Battle of the Voronezh River
| Date | May 28, 1164 |
| Location | river Voronezhka |
| Result | Novgorod victory |

Belligerents
- Novgorod Republic: Kingdom of Sweden

Commanders and leaders
- Svyatoslav Rostislavich: ???

Units involved

Casualties and losses
- 43 Shnuka: Heavy

= Battle of the Voronezhka River =

1164 battle

The Battle of the Voronezhka River on May 28, 1164, was a victory of the Novgorod Republic over Swedish troops on the Voronoi River (now the river Voronezh in the Volkhovsky district Leningrad region).

Ladoga was besieged by the Swedes who invaded Novgorod land. The first attack proved fruitless, the Swedes suffered heavy losses and retreated to the Voronezhka River. 5 days later, Svyatoslav came with the Novgorodians and defeated the Swedes. According to the chronicle, "they escaped and died a little" (the wounded).

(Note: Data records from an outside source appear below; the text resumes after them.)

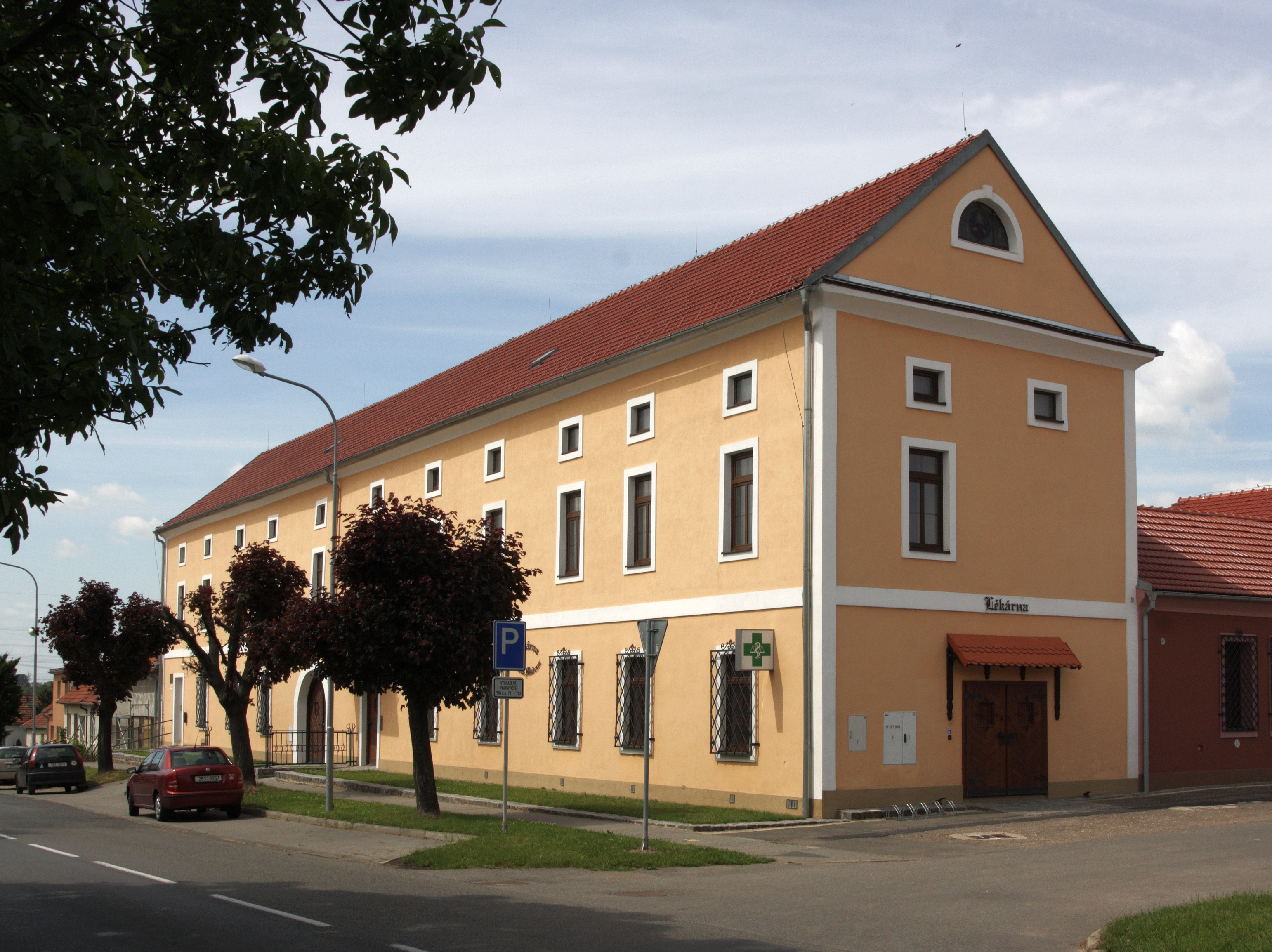 Újezd u Brna - tzv. židovna, bývalá barokní sýpka z roku 1750, později přestavovaná.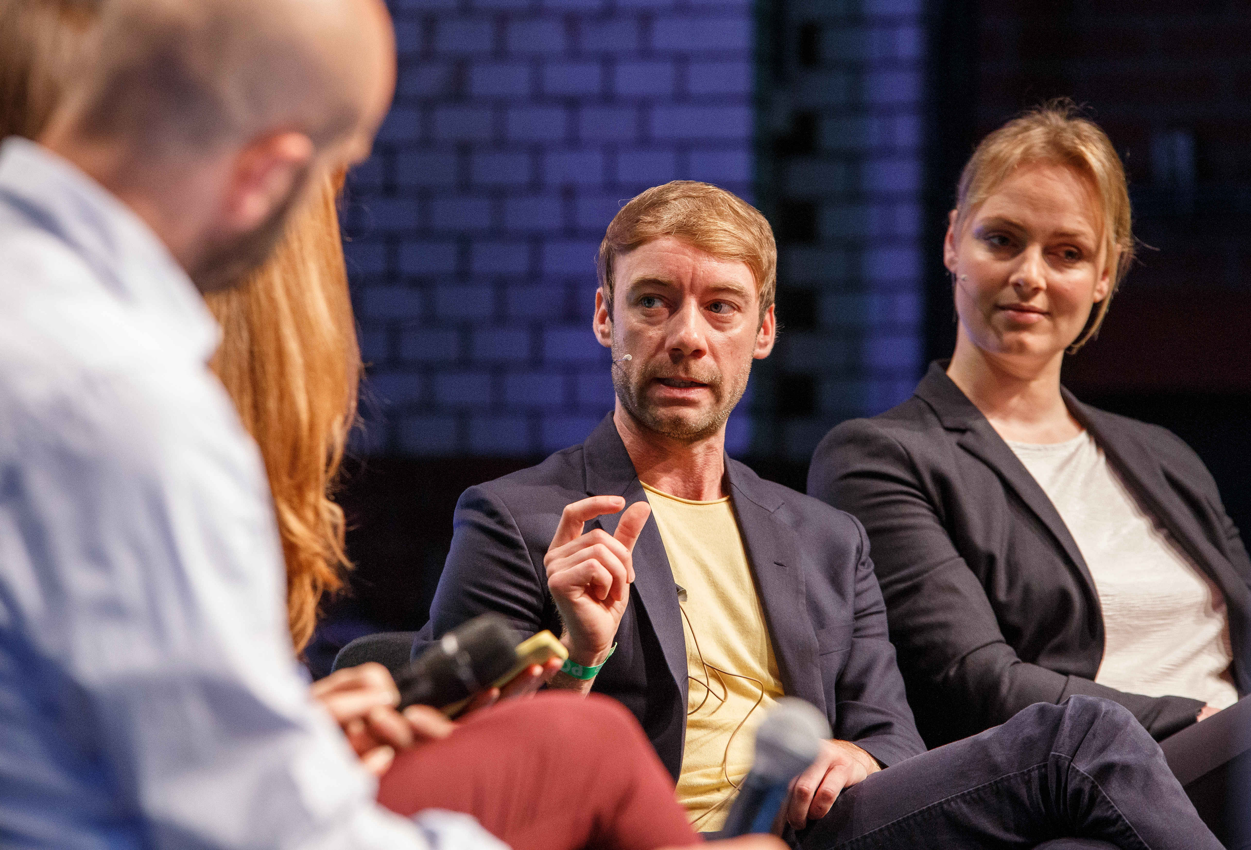 03.05.2018, Berlin: Discussion: Rechtsruck in Deutschland - Linksabbiegen (un)möglich? Speaker: Johannes Hillje, Elisabeth Wehling, Marco Bülow, Julia Ebner. Die re:publica ist eine der weltweit wichtigsten Konferenzen zu den Themen der digitalen Gesellschaft und findet in diesem Jahr vom 02. bis 04. Mai in der STATION-Berlin statt. Foto: Jan Michalko/re:publica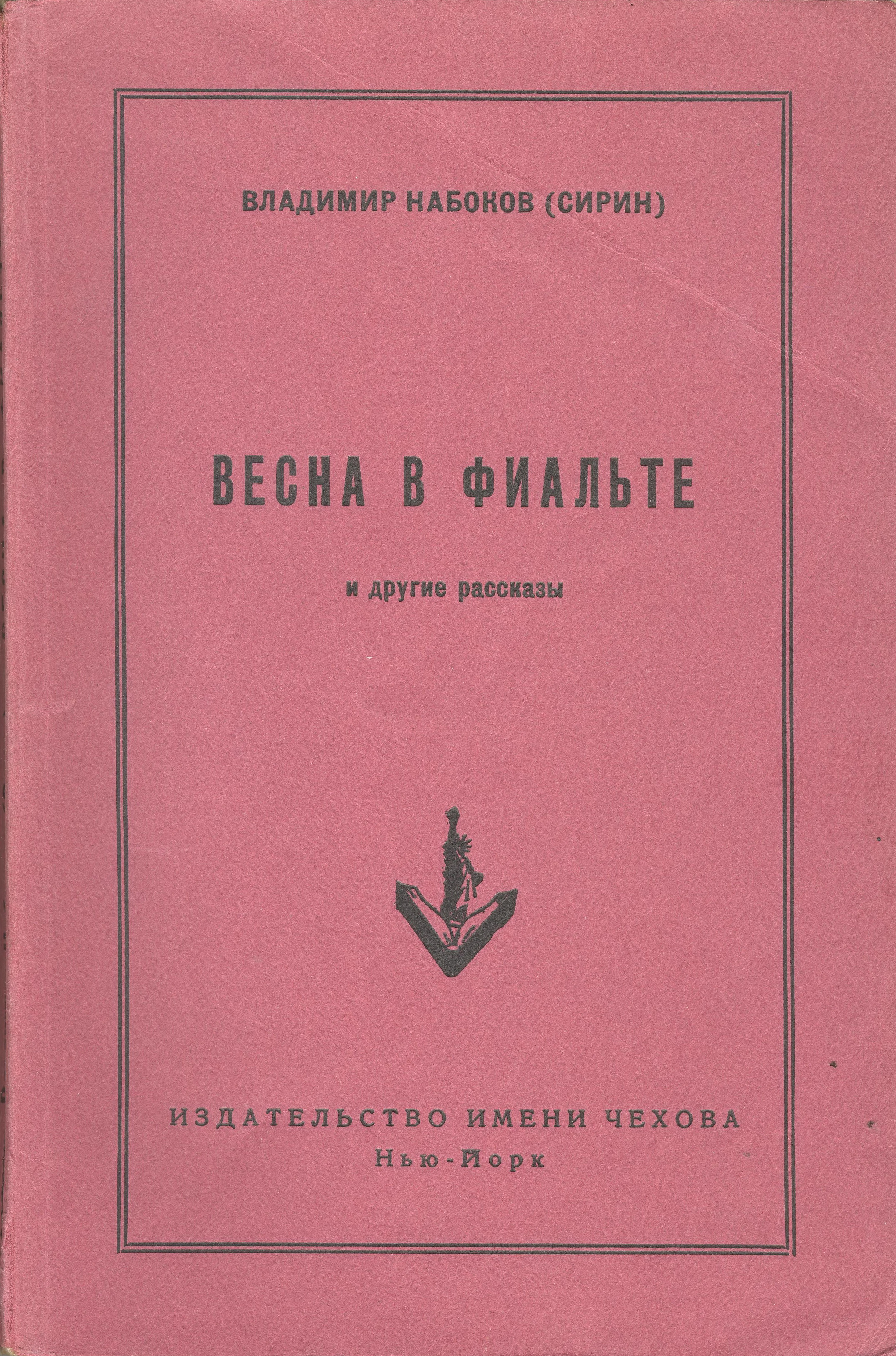 Обложка сборника рассказов В. В. Набокова "Весна в Фиалте" Издательство имени Чехова. Нью-Йорк, 1956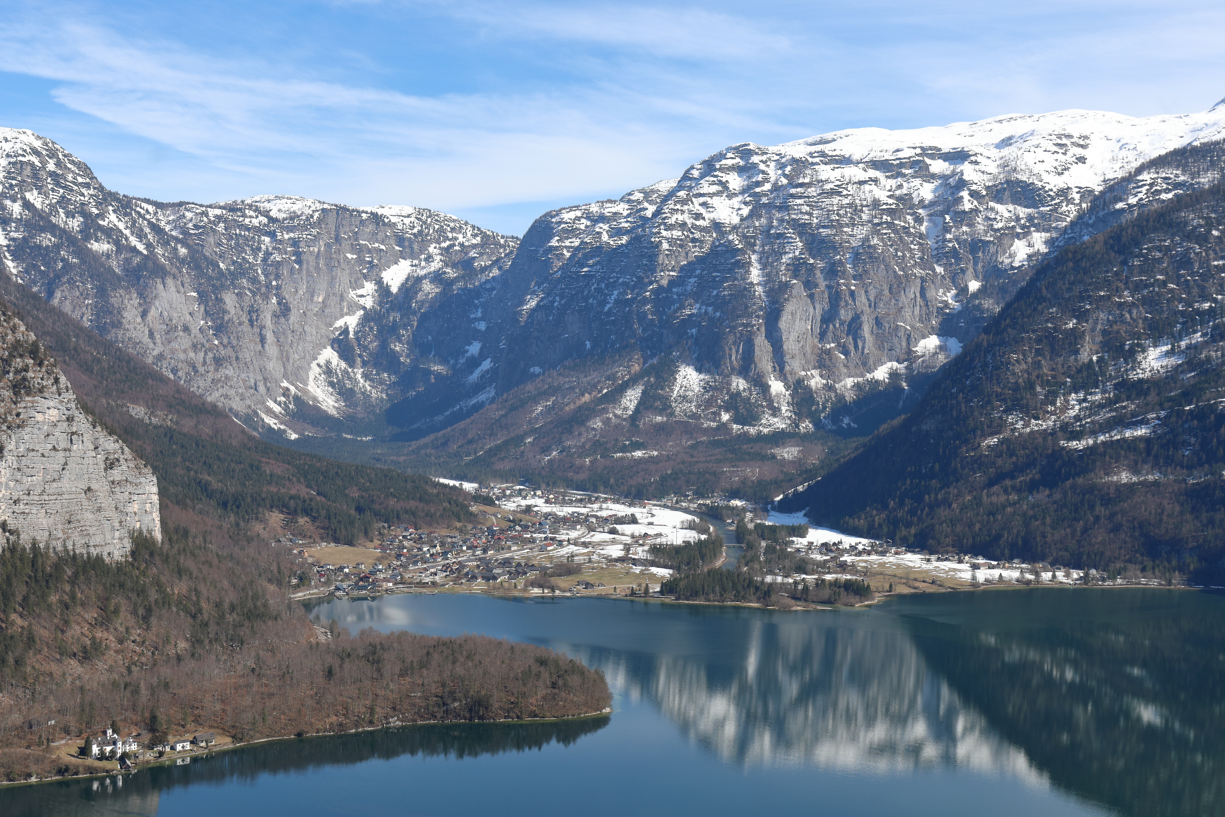 Blick von der 2013 errichteten Aussichtsplattform „Welterbeblick“ auf die oberösterreichische Gemeinde Obertraun am südöstlichen Ufer des Hallstätter Sees und links unten das Schloss Grub.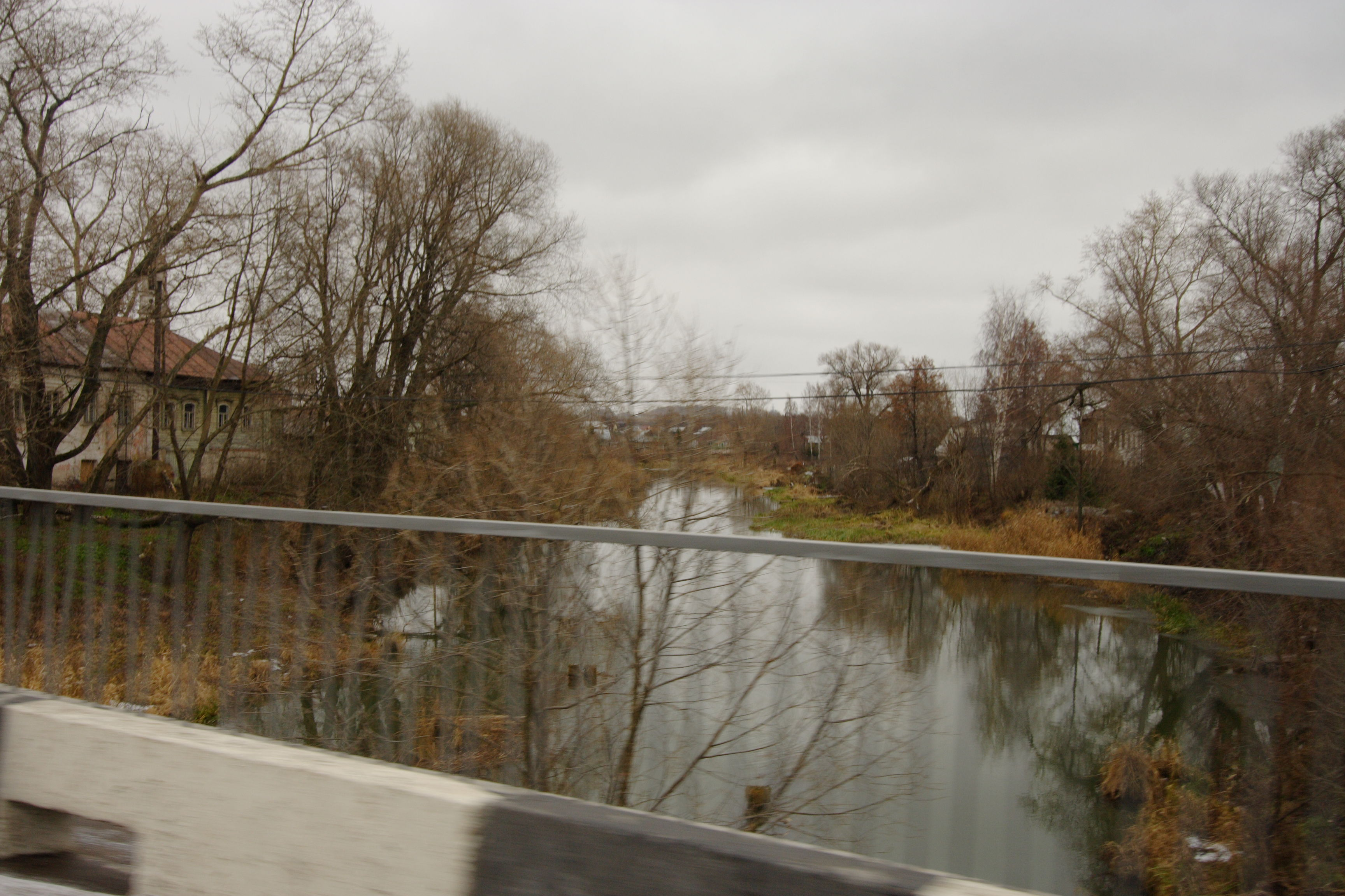 Река Сара в Поречье-Рыбном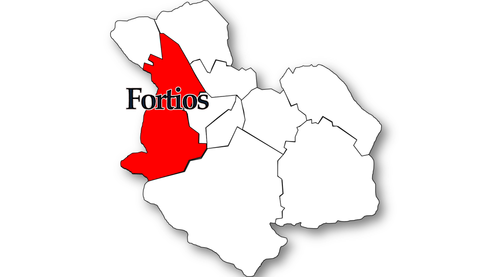 Evolução da População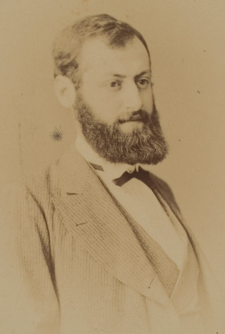 Max Conrat (Name bis 1882: Cohn), Rechtshistoriker, Literaturwissenschaftler und Romanist, 1873/1874 Privatdozent in Heidelberg

The Novgorodians won, led by their posadniks Zahariya and Nezhatoy and Novgorod Prince Svyatoslav Rostislavich. Information about the siege of Ladoga and the Battle of Voronezh remained in The First Novgorod Chronicle. According to legend, in honor of this victory, St. George's Church was built in the Ladoga Fortress.

After this defeat, the Swedes did not attack the Novgorod lands for 76 years.

== Memory ==
Since 2012, in the village Samushkino Volkhovsky district is hosting the Victory of the Russian Soldiers holiday.